Integrations Engineering Best Practices #1 Cursors

22 Mar 2024 - Jorge Garcia

Last updated: 2024-03-22

This is an implementation of the Cursor concept in Data Engineering.

Cursors need to be used with Incremental Synchronization.

A Cursor is an object that keeps track of the last parameters used to request data from an API, used when you need to request data frequently.

Beyond the documentation I shared above, the cursor can also help in other ways. Here, I’ll present a common use case to avoid data loss.

Problem

You need to pull data from an API to create something in your app. (Creating some form of Data Pipeline).

I’m going to present an example of how Cursors can be used with these pipelines.

A simple way to create this pipeline is by executing cron jobs, with (at least in the Rails world) a background job framework.

Example: let’s say we work on an app that pulls online messages from different platforms. We want to create a Slack integration to sync messages.

# Sidekiq scheduler
SyncMessagesJob:
  every: "5 minutes"

class Message < ApplicationRecord
end

class SlackIntegration < ApplicationRecord
end

class SyncMessagesJob
  def perform
    SlackIntegration.all.each do |slack_integration|
      to = Time.zone.now
      from = starts_at - 5.minutes

      # The `from` and `to` is a time range to request messages created within this time range.
      messages = slack_integration.get_messages(from: from, to: to)

      Message.upsert(messages)
    end
  end
end

Lets ignore the next things:

Splitting the job into many concurrent jobs make it more performant.

This is good enough, but after an analysis, you found that some data is missing. And you probably require a backfilling process. But why does this happen?

You schedule the cron to run every 5 minutes, but this doesn’t guarantee that each job will run precisely every 5 minutes.
If the queue is full, or if the previous job is still running, the jobs may take a bit longer.
Even if we split the jobs in parallel, the problem is still present.

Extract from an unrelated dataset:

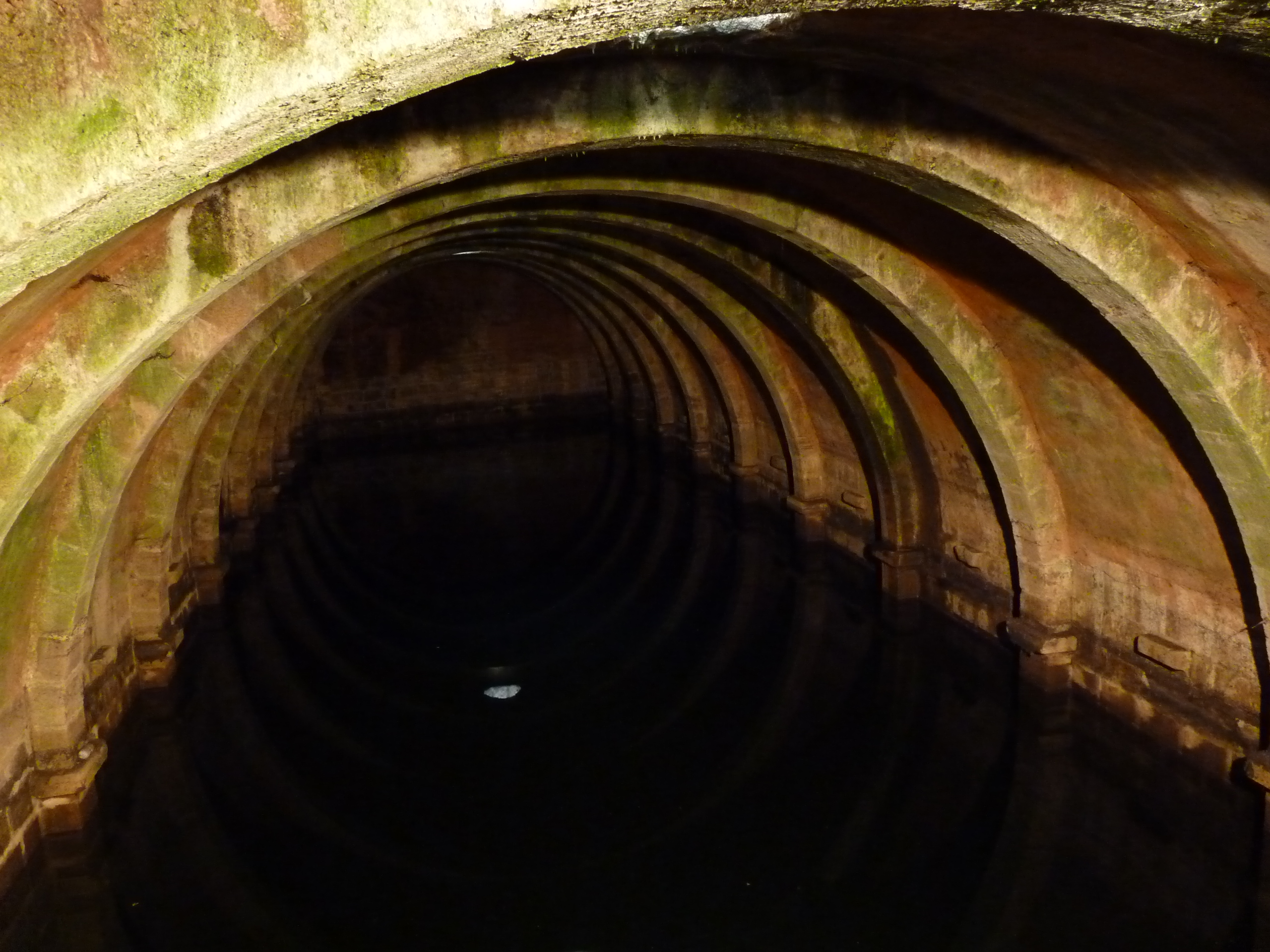 Castelo de Marvão This file was uploaded for Wiki Loves Monuments in Portugal with the unique identifier 70363.

Let’s picture this with timestamps:

The job starts running exactly at 10:05:00
X Integration runs the job with the values from = 10:00:01 and to = 10:05:01
Between the next run (from 10:05 -> 10:10) another job packed the queue, now is full.
The next job is scheduled at 10:10, but it take some time to finally be processed.
X Integration runs the job, with the values from = 10:05:45 and to = 10:10:45
You can see there’s a time range we’re not covering, from 10:05:02 -> 10:05:44

Let’s discuss a few ideas:

You can technically solve this problem if you sync once per day or every week. But the throughput to get the data of this time range can be considerable. You will not always be able to do this.
A backfilling job that runs a few times per day or so can also solve this problem, partially. It can be pretty annoying to wait a few hours for the complete data to be available.

Solution

A Cursor is a simple object that at minimun, it saves the next attributes:

next_value saves the value that’d be used next time the pipeline runs.
- This ensures that no matter the time the pipeline runs, we will always cover every time range.
(optional) an association to a certain object
- To re-use this you can use a polymoprhic association (Rails)

The Cursor object is used to keep track of the next params to use and updates this value when the job finishes.

Usage

Models:

class Cursor < ApplicationRecord
  belongs_to :slack_integration # or polymorphic if needed
end

class SlackIntegration < ApplicationRecord
  has_one :cursor # or has_many if you have multiple type of objects you need to integrate with
end

Job:

class SyncMessagesJob
  def perform
    SlackIntegration.eager_load(:cursor).all.each do |slack_integration|
      from = integration.cursor.next_value # or use find_or_initialize_by if doesn't exist
      to = Time.zone.now

      messages = integration.get_messages(from: from, to: to)

      Messages.upsert(messages)

      integration.cursor.update(next_value: to)
      # NOTE: the cursor is updated after the upsert. If by some reason, the cursor can't be
      #       updated, we will not loose data, as at worst the upsert will be executed again.
      #       Otherwise (updating before the upsert) we can lose data if the upsert fails.
    end
  end
end

Let’s picture the previous example:

The job starts running exactly at 10:05:00
X Integration runs the job, the cursor.next_value is 10:00:02 we use this as from. Now is the same as the previous example, to = 10:05:01
Between the next run (from 10:05 -> 10:10) another job packed the queue, now is full.
The next job is scheduled at 10:10, but it take some time to finally be processed.
X Integration runs the job, the cursor.next_value is 10:05:01 we use this as from and to = 10:10:45
This time (because we save the previous value as next_value) we don’t loose data, as the time range is always covered.

Cons:

If by some reason the Cursor can’t be updated, the next time this runs the time range will be bigger.
Now on each job we need to make one more update statement, causing more stress to the db.
- Although as long as the model is simple it shouldn’t be a big problem vs downsides of the previous approach.